I was archiving 13 years of audio backups totalling 9.7TB and some of the files are very small, some less than 1MB and there was millions and millions of small files. So I am just assuming that the actual graphical interface or even apple itself got a bit overwhelmed trying to keep up with the counting...?
All I can really think of.
As for your other speed issue, can't help you there, but I am assuming the drives you are pulling the info from, or archiving from can deliver the content faster than needed...?
Had a similar issue in the past and was on a 1GB network.
Upgraded a few select machines to 10GB and I can now copy from our storage at 300-450mbps constant.
Helps with archiving also as it all runs much faster.
Quick question, are you perhaps using High Sierra for your archiving?
Reason I ask is that I was running Sierra for ages even when we moved to the 10GB network, and speeds were horrible! Max network was just over 100...
Upgraded to High Sierra and EVERYTHING came to life.
Just a thought.
My crashes were with larger files, (Video and it is all I am backing up with) so I am not convinced that is where their bug is. Some memory issue in Bru is my guess going back to old code. I am using the previous iteration of Bru (Bru Server 2.0.5). Maybe its two different errors, maybe not.
Veering into an LTO and software rant.....

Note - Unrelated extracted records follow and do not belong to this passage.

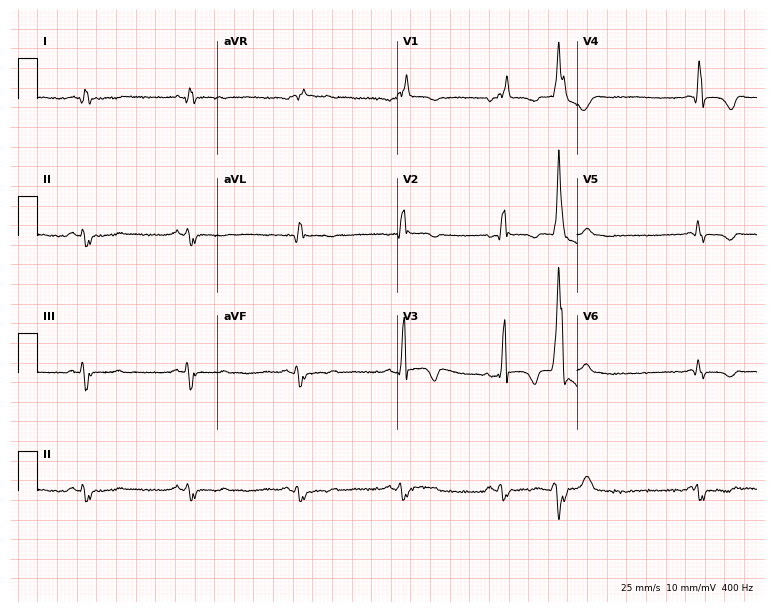
ECG — a man, 55 years old. Findings include right bundle branch block.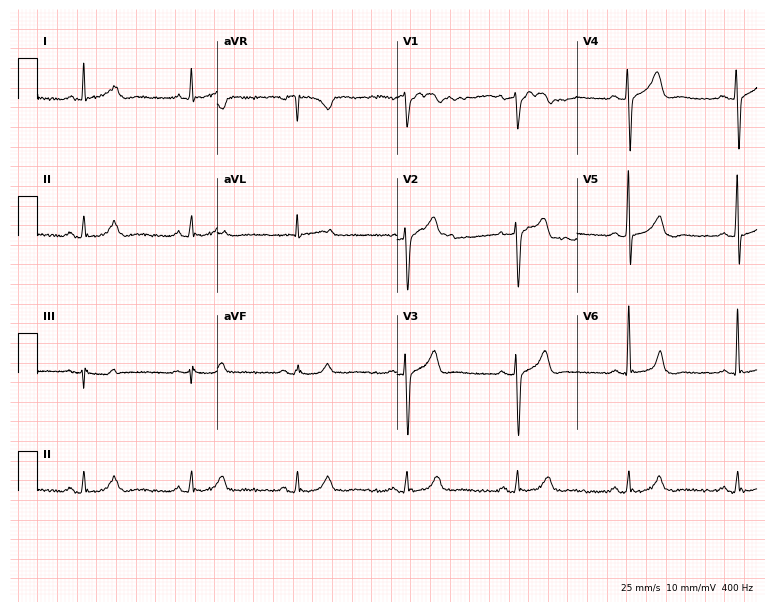
Standard 12-lead ECG recorded from a 64-year-old man. None of these six findings is recorded: first-degree AV block, right bundle branch block (RBBB), left bundle branch block (LBBB), sinus bradycardia, atrial fibrillation (AF), sinus tachycardia.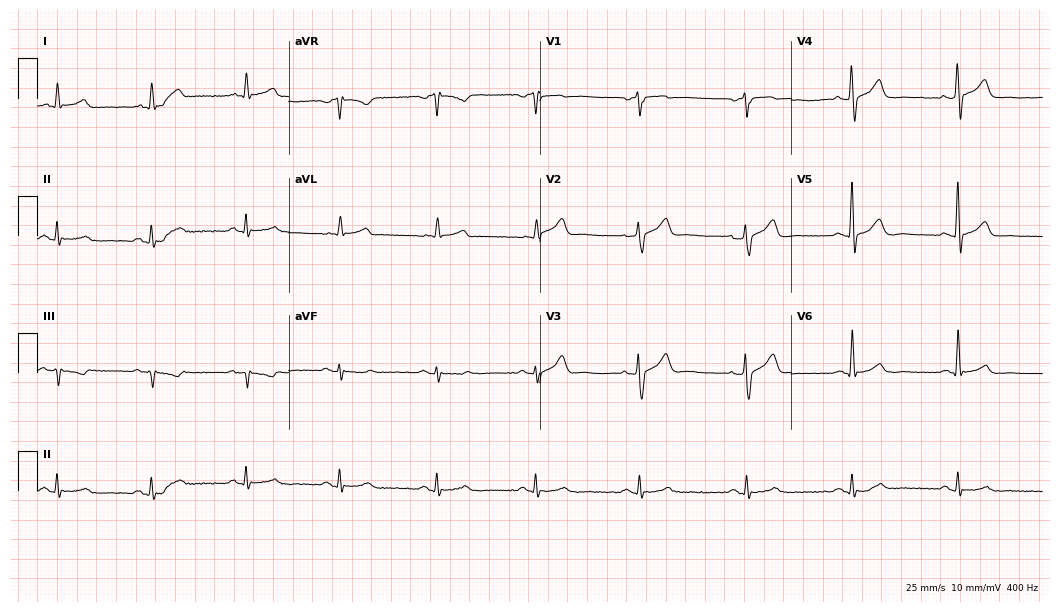
12-lead ECG (10.2-second recording at 400 Hz) from a man, 61 years old. Labelled as a normal ECG.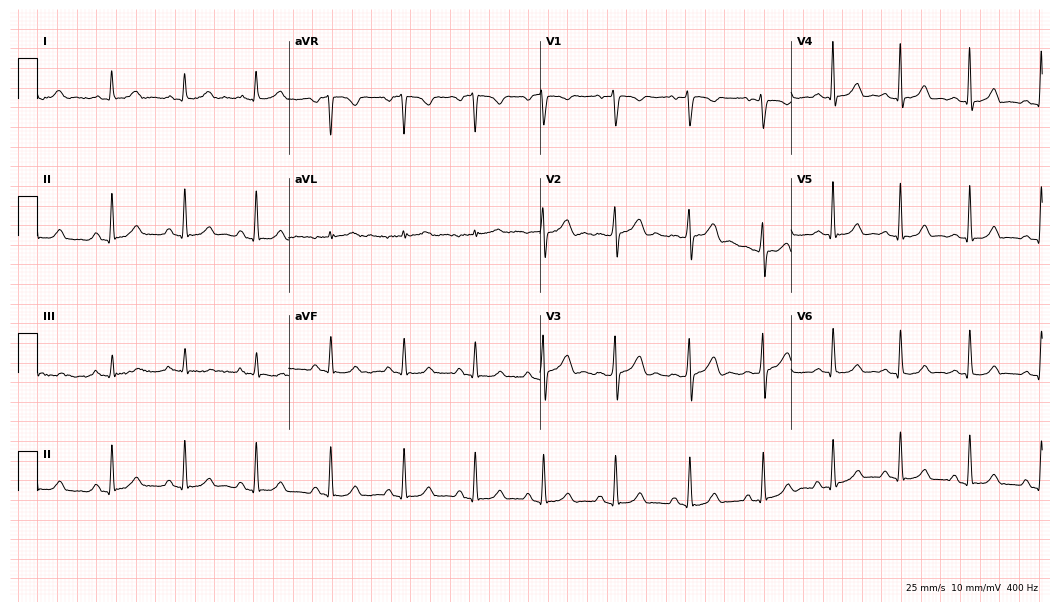
12-lead ECG from a 33-year-old female (10.2-second recording at 400 Hz). Recorded interpretation: within normal limits.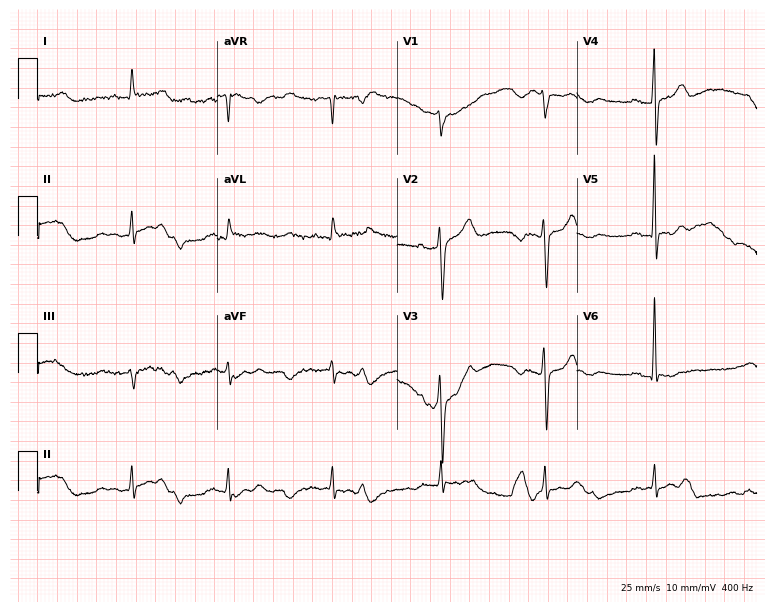
Electrocardiogram, a 71-year-old man. Overall reading on record: normal ECG.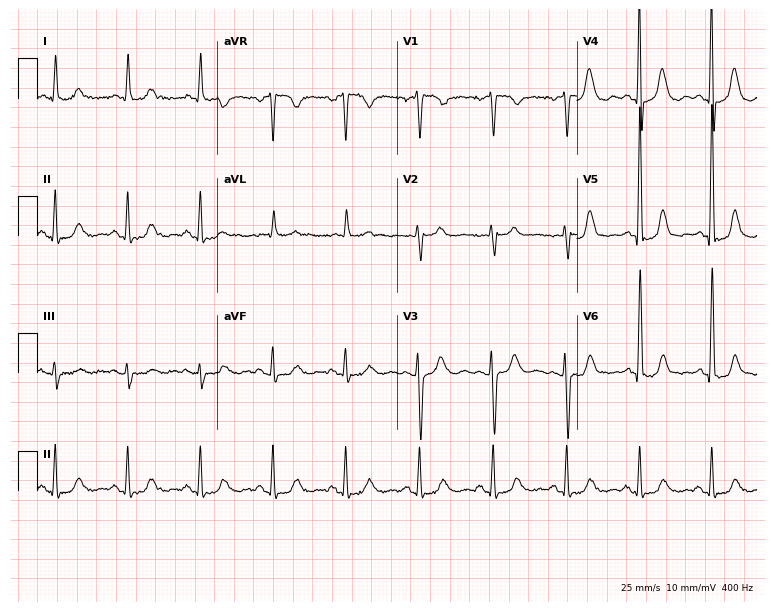
Standard 12-lead ECG recorded from a 76-year-old female patient (7.3-second recording at 400 Hz). None of these six findings is recorded: first-degree AV block, right bundle branch block, left bundle branch block, sinus bradycardia, atrial fibrillation, sinus tachycardia.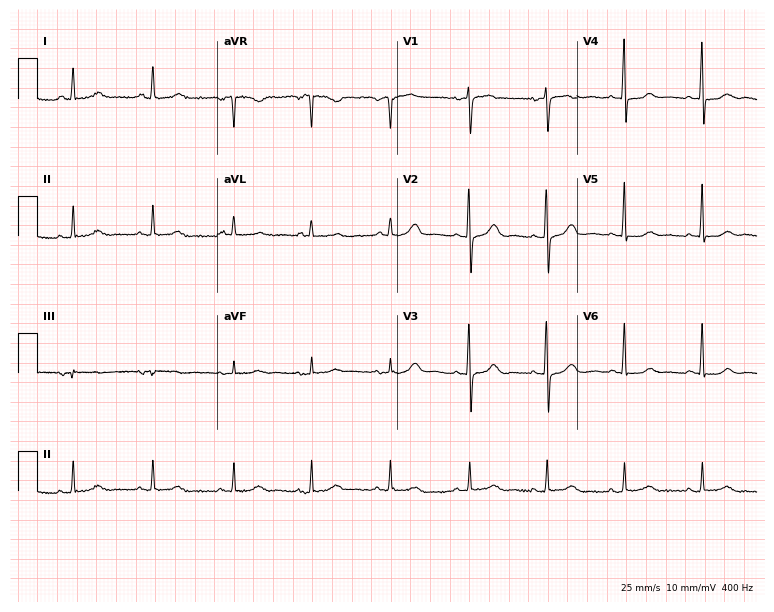
Standard 12-lead ECG recorded from a 63-year-old woman (7.3-second recording at 400 Hz). Read as a normal ECG.

Regardless, I am not here to solve Bru's Issues, as they have their own timeline of things and seem content with how it all works. That might sound like a knock against Bru, I guess it kind of is but its also kind of isn't. It is more of an annoyance and combined with the fact that there simply is not a more reliable, affordable, trustworthy LTO program out there. As an engineer friend of mine says and Tim at Tolis shares the sentiment "Its not the backup that is important, but the restore." And Bru has never let me down. What I like about Bru, from my understanding of all their white papers, is basically Bru is writing a checksum at every block - making it much more reliable than LTFS. Now is this critical? Bru over engineered? I really don't know, but I also don't want to find out in 15 years that I have a problem. This is an archive. With only two tape copies in existence. I need to be able to restore 15 years from now reliably.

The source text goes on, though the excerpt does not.